Úrvalsdeild
- Season: 2000
- Dates: 16 May – 16 September 2000
- Champions: KR (22nd title)
- Relegated: Stjarnan Leiftur
- Champions League: KR
- UEFA Cup: Fylkir
- Matches played: 90
- Goals scored: 255 (2.83 per match)
- Top goalscorer: 14 goals: Andri Sigþórsson Guðmundur Steinarsson
- Average attendance: 899

= 2000 Úrvalsdeild =

The 2000 season of Úrvalsdeild was the 89th season of league football in Iceland. KR defended their title. Stjarnan and Leiftur were relegated. The competition was known as Símadeild due to its sponsorship by Icelandic telecommunications company, Síminn.

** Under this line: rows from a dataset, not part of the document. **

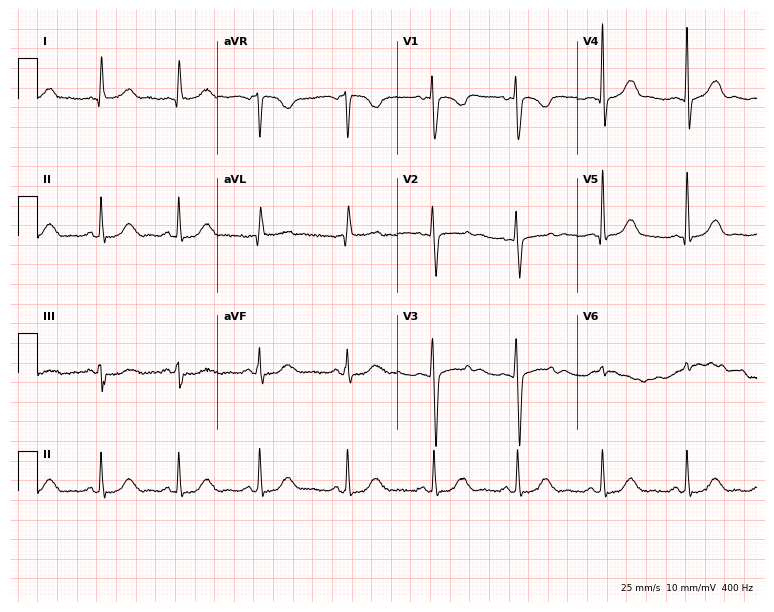
Resting 12-lead electrocardiogram (7.3-second recording at 400 Hz). Patient: a 36-year-old woman. Read as a normal ECG.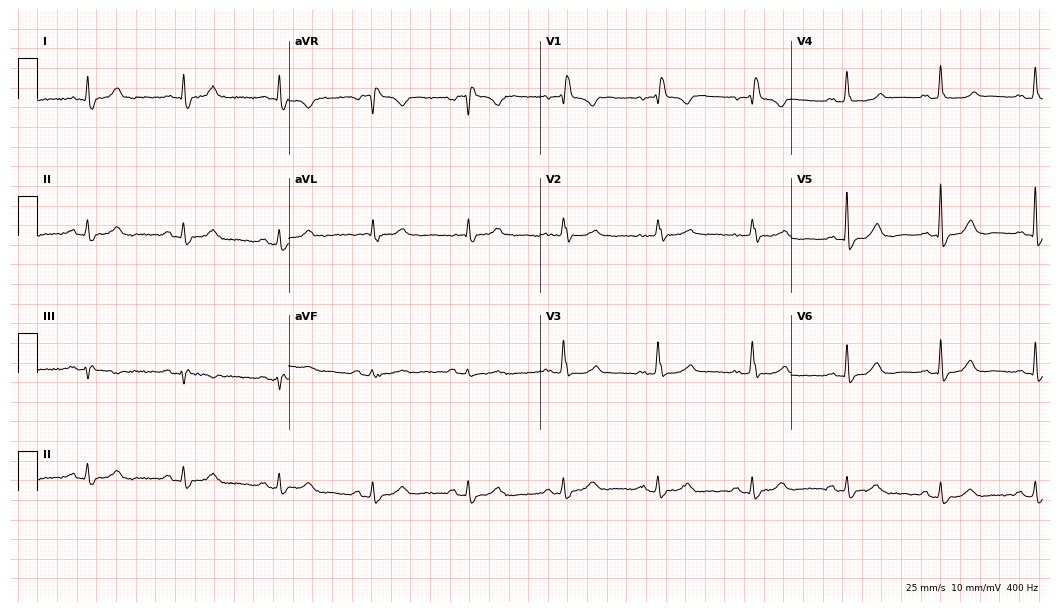
Resting 12-lead electrocardiogram. Patient: a 64-year-old female. The tracing shows right bundle branch block.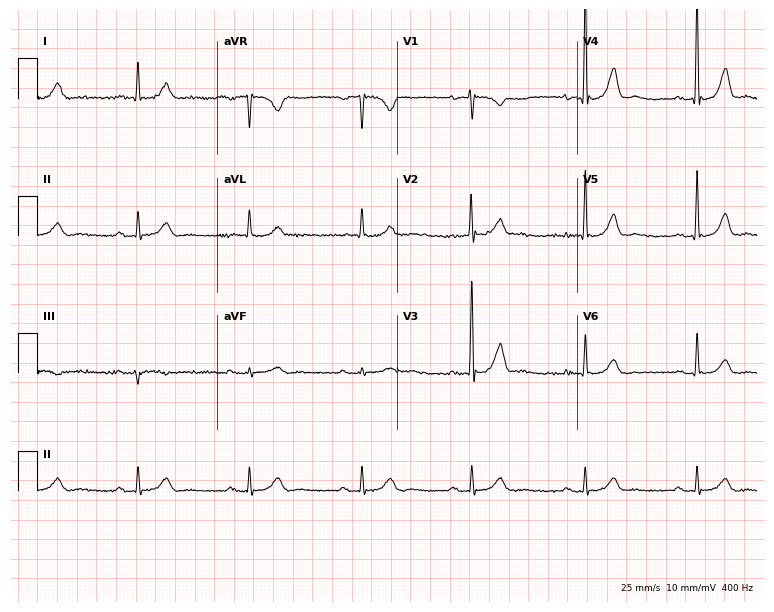
12-lead ECG from a male patient, 65 years old (7.3-second recording at 400 Hz). Recorded interpretation: within normal limits.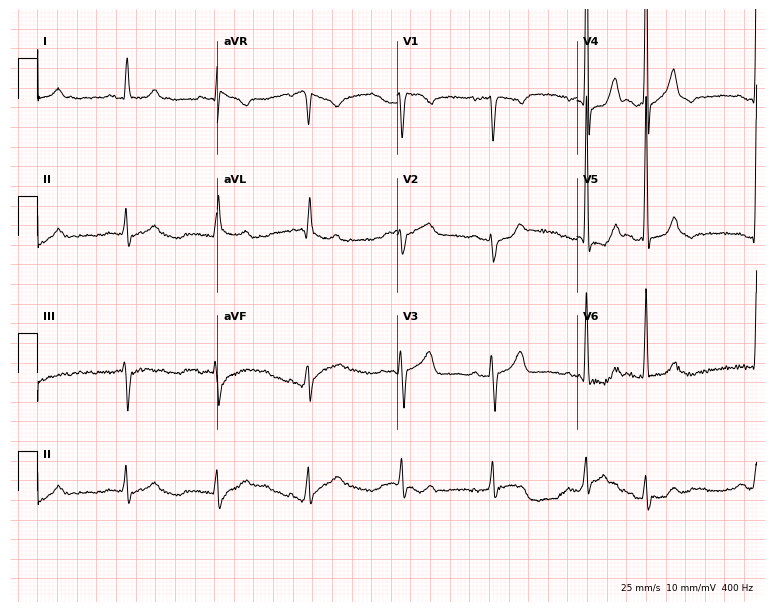
12-lead ECG from a 66-year-old man. No first-degree AV block, right bundle branch block, left bundle branch block, sinus bradycardia, atrial fibrillation or sinus tachycardia recorded for this tracing. Only these six findings were labelled.

KR's Andri Sigþórsson was the top scorer with 14 goals.

== Final league table ==

| Pos | Team | Pld | W | D | L | GF | GA | GD | Pts | Qualification or relegation |
| 1 | KR (C) | 18 | 11 | 4 | 3 | 27 | 14 | +13 | 37 | Qualification for the Champions League first qualifying round |
| 2 | Fylkir | 18 | 10 | 5 | 3 | 39 | 16 | +23 | 35 | Qualification for the UEFA Cup qualifying round |
| 3 | Grindavík | 18 | 8 | 6 | 4 | 25 | 18 | +7 | 30 | Qualification for the Intertoto Cup first round |
| 4 | ÍBV | 18 | 8 | 5 | 5 | 29 | 17 | +12 | 29 |  |
| 5 | ÍA | 18 | 7 | 5 | 6 | 21 | 17 | +4 | 26 | Qualification for the UEFA Cup qualifying round |
| 6 | Keflavík | 18 | 4 | 7 | 7 | 21 | 35 | −14 | 19 |  |
| 7 | Breiðablik | 18 | 5 | 3 | 10 | 29 | 35 | −6 | 18 |
| 8 | Fram | 18 | 4 | 5 | 9 | 22 | 33 | −11 | 17 |
| 9 | Stjarnan (R) | 18 | 4 | 5 | 9 | 18 | 31 | −13 | 17 | Relegation to 1. deild karla |
| 10 | Leiftur (R) | 18 | 3 | 7 | 8 | 24 | 39 | −15 | 16 |

| 2000 Símadeild winners |
|---|
| KR 22nd title |

==Results==
Each team played every opponent once home and away for a total of 18 matches.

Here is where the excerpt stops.